The use of the x^43 + 1 self-synchronous scrambler was introduced to alleviate these potential security problems. Predicting the output of the scrambler requires knowledge of the 43-bit state of the transmitter as the scrambling of a known input is begun. This requires knowledge of both the initial 43-bit state of the scrambler when it started and every byte of data scrambled by the device since it was started. The odds of guessing correctly are 1/2**43, with the additional probability of 1/127 that a correct guess will leave the frame properly aligned in the SONET/SDH payload, which results in a probability of 9e-16 against being able to deliberately cause SONET/SDH-layer problems. This seems reasonably secure for this application."
For one thing, the PLB runs at 100MHz maximum frequency, even if the processor runs much faster. So that's one limitation, only a third of the maximum rate. Another is the data bandwidth on your SDRAM: is it really 64 bit or only 32bit? On most eval boards it's 16 oder 32bit, so that's another factor of 2 or 4 less (if it's SDR-DRAM).
Then you have to think about refresh and all that. Even if you do bursts, the controller has to refresh the memory regularly, so that takes away even more performance.
Then you have to consider that the PLB is a bus structure. So even if there's only one component on the bus, there's always a few clock cycles for bus arbitration when you start a transfer.
Then it depends on your program.
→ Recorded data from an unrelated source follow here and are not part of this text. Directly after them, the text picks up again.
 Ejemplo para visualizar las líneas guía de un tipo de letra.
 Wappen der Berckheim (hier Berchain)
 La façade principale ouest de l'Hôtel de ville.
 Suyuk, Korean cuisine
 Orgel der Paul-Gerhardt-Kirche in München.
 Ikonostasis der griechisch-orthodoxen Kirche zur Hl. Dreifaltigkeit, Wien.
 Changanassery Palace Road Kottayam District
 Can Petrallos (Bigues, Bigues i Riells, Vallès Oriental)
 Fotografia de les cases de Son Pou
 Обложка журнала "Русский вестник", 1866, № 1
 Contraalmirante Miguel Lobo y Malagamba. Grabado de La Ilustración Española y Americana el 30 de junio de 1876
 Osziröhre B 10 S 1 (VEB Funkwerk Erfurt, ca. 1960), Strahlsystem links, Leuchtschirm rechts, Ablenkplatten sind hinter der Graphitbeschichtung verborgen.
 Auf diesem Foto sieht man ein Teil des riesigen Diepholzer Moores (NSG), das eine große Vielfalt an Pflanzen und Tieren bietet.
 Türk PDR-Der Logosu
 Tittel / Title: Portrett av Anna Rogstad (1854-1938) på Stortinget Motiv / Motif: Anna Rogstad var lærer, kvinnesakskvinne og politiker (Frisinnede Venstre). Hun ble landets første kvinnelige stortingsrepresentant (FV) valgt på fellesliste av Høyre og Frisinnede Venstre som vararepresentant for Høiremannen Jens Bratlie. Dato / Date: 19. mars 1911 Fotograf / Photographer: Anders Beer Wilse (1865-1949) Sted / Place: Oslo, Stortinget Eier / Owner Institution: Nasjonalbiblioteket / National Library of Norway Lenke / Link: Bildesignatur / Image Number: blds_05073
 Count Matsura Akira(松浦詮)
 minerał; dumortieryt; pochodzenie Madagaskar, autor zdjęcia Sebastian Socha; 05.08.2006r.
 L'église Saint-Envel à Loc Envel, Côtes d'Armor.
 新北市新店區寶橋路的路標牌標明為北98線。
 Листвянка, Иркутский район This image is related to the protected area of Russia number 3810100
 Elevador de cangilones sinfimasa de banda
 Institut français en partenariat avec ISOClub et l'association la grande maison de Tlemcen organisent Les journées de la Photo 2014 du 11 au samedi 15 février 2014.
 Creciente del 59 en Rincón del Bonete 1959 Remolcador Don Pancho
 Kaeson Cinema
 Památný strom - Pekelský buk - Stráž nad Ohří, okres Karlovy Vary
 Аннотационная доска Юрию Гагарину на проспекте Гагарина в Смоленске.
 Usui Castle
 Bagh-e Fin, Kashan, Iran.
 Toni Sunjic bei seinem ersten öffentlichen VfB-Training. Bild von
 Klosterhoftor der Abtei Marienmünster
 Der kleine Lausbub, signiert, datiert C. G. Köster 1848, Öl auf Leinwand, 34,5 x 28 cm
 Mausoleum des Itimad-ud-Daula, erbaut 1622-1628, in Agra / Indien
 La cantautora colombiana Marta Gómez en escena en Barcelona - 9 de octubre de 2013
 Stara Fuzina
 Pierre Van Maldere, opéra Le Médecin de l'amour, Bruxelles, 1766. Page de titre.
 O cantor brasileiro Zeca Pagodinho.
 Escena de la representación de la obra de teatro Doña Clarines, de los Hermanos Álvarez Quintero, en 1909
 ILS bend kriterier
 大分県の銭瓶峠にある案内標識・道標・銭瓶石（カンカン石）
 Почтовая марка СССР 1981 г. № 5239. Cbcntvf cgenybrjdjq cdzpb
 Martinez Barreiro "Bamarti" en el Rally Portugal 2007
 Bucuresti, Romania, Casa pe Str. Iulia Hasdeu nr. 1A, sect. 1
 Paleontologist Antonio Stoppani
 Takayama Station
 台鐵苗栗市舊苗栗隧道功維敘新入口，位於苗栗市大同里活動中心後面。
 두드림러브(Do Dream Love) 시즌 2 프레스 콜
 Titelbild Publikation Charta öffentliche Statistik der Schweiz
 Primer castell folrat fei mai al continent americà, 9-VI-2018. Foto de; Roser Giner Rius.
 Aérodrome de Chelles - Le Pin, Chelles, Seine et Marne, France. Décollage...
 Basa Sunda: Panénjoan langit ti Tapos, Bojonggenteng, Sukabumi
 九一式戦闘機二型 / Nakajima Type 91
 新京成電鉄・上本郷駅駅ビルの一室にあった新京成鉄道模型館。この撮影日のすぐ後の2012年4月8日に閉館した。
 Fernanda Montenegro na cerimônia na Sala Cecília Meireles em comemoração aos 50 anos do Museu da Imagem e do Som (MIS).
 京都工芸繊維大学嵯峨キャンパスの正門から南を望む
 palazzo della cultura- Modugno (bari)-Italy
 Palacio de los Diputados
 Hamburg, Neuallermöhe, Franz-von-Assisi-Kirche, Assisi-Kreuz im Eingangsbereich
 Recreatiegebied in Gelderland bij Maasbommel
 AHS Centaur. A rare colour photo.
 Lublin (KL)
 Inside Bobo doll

For example, if you use a for-loop to write to and read from every address one after another, then what you actually do is single 32bit-accesses, meaning that for each
32bit-data-word you read there's bus arbitration, DRAM latency, maybe you have to wait a few clock cycles because the DRAM is currently refreshing and so on. This added up maybe gives you as much as 8 clock cycles (at 100MHz) to read a mere 4 bytes, multiplied by 3 gives you 24 CPU clock cycles (at 300MHz) for one single access, if all goes really bad, and there you have your ~50MB/s, assuming your RAM is a 32 bits wide SDR-DRAM.
I don't know how bursts are handled in the DDR-core for the PLB, so I can't comment on that. But in DDR-SDRAM burst can only be as longs a 8 ticks, then the whole SDRAM-latency-thing starts again.
Neither can I give any useful guesses as to why writing should be slower than reading, could be some issues with caching.
In cases like this it could also be useful to debug the generated ELF-file to see how your code maps to assembly instructions.
I have no knowledge of this implementation, but common sense should tell you that reads are inherently slower than writes when both are optimally implemented... For a write, you can throw the address & data at the RAM at the same time, and let the RAM and controller get on with it while you go do something else (other than reading from the same RAM). For a read, you have to wait until the RAM gives you the data you asked for.
e.g. in a processor running from a local cache, the write will be happening in parallel with the fetching of the next instruction(s), but the read must wait for the data to come back from the RAM.